Ancient tradition in Goa

Hinduism is the majority religion of people living in Goa. According to the 2011 census, in a population of 1,458,545 people, 66.08% were Hindu.

== History and roots ==
Due to the Christianisation of Goa, over 90% of the Goans in the Velhas Conquistas became Catholic by the 1700s. The Novas Conquistas, which came under Portuguese rule later, remained majority Hindu. Goan emigration to British India and the rest of the world, and corresponding immigration of non-Goan labour from India to work in mines in 1950s led to Hindus eventually becoming the majority of people residing in Goa by the 1960 census carried out by the Portuguese.

The massive influx of non-Goan immigrants from other states of India since the Annexation of Goa has further increased the Hindu population resident in Goa. Traditions of ethnic Goan Hindus after 1961 include festivals with processions wherein the deities are taken from the newly built temples in the Novas Conquistas to their original sites in the Velhas Conquistas.
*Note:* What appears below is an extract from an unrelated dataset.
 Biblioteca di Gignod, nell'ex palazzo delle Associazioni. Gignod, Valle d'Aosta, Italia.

In 2022, the Goa government announced plans for reconstruction of temples destroyed during the early colonial Portuguese regime.

While the Caste system in Goa is still a major factor among Goan Hindus, the egalitarian Indian constitution and the resulting affirmative action has helped to a perceived degree.

Goan Hindus celebrate the festival of Shiva and Shantadurga (Durga) besides those of other deities. The festival of Holi is called Shigmo in Goa and celebrated with gaiety. Chavath or Ganesh festival as it is called by Goan Hindus is a major festival in Goa. Deepavali is celebrated with the lighting of the deepastambhas in the temples and with the burning of effigies of Narakasura, who is regarded to have been vanquished on the day before Deepavali by Krishna.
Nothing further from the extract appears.